In IPython notebook, showing a table will produce a nice HTML representation of the table:

In [3]:
t

name,flux
str5,float64
larry,1.2
curly,2.2
moe,3.1
shemp,4.3


If you did the same in a terminal session you get a different view that isn't as pretty but does give a bit more information about the table:

    >>> t
    <Table rows=4 names=('name','flux')>
    array([('source 1', 1.2), ('source 2', 2.2), ('source 3', 3.1),
           ('source 4', 4.3)], 
          dtype=[('name', 'S8'), ('flux', '<f8')])

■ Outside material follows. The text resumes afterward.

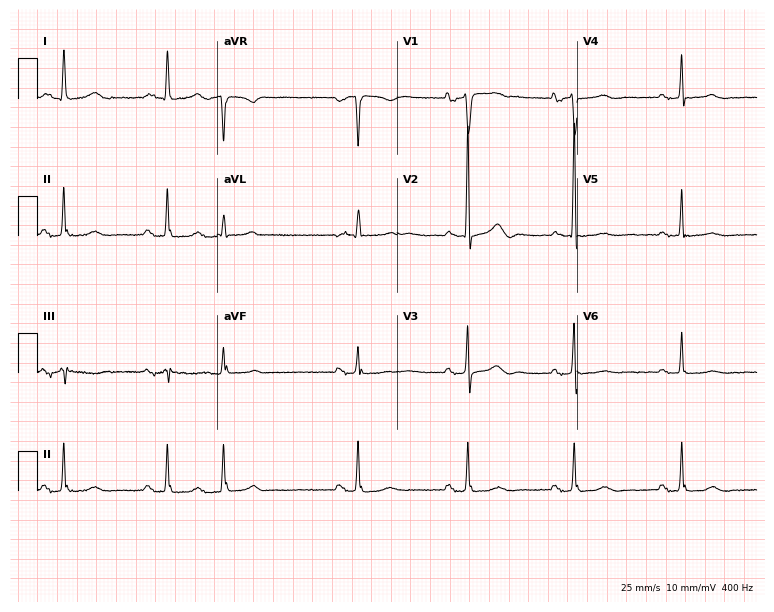
Electrocardiogram (7.3-second recording at 400 Hz), an 80-year-old male patient. Overall reading on record: normal ECG.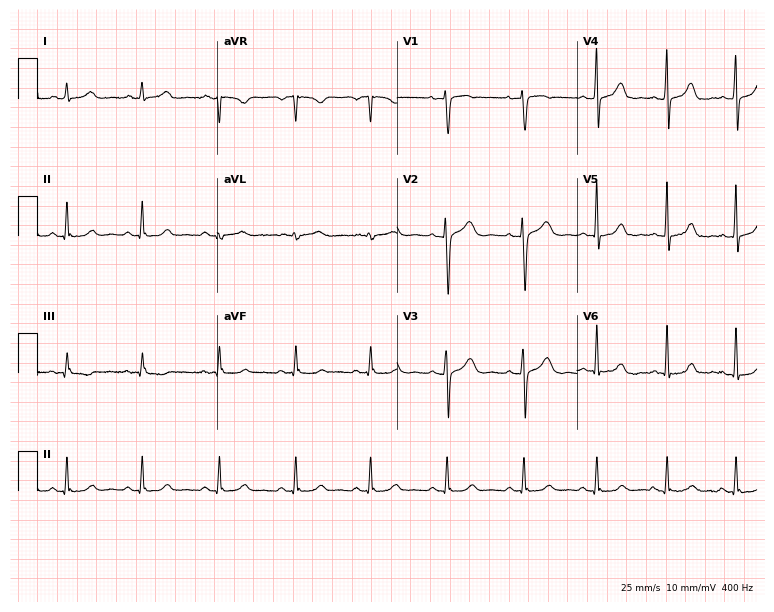
12-lead ECG (7.3-second recording at 400 Hz) from a 53-year-old woman. Labelled as a normal ECG.

To get a plain view which is the same in notebook and terminal use `print()`:

In [None]:
print(t)

To get the table column names and data types using the `colnames` and `dtype` properties:

In [None]:
t.colnames

In [None]:
t.dtype

Astropy 1.1 and later provides a ``show_in_notebook()`` method that allows more interactive exploration of tables. It can be especially handy for large tables. 

In [None]:
t.show_in_notebook()

## Accessing parts of the table

We can access the columns and rows as for numpy structured arrays.  Notice that the outputs are `Column`, `Row` or `Table` objects depending on the context.

In [None]:
t['flux']  # Flux column (notice meta attributes)

In [None]:
t['flux'][1]  # Row 1 of flux column

In [None]:
t[1]  # Row obj for with row 1 values

In [None]:
t[1]['flux']  # Flux column of row 1

In [None]:
t[1:3]  # 2nd and 3rd rows in a new table

In [None]:
t[[1, 3]]

**One of the most powerful concepts is using boolean selection masks to filter tables**

In [None]:
mask = t['flux'] > 3.0  # Define boolean mask for all flux values > 3
t[mask]  # Create a new table with only the "high flux" sources

## Modifying the table

Once the table exists with defined columns there are a number of ways to modify the table in place.  These are fully documented in the section [Modifying a Table](http://astropy.readthedocs.org/en/stable/table/modify_table.html#modifying-a-table).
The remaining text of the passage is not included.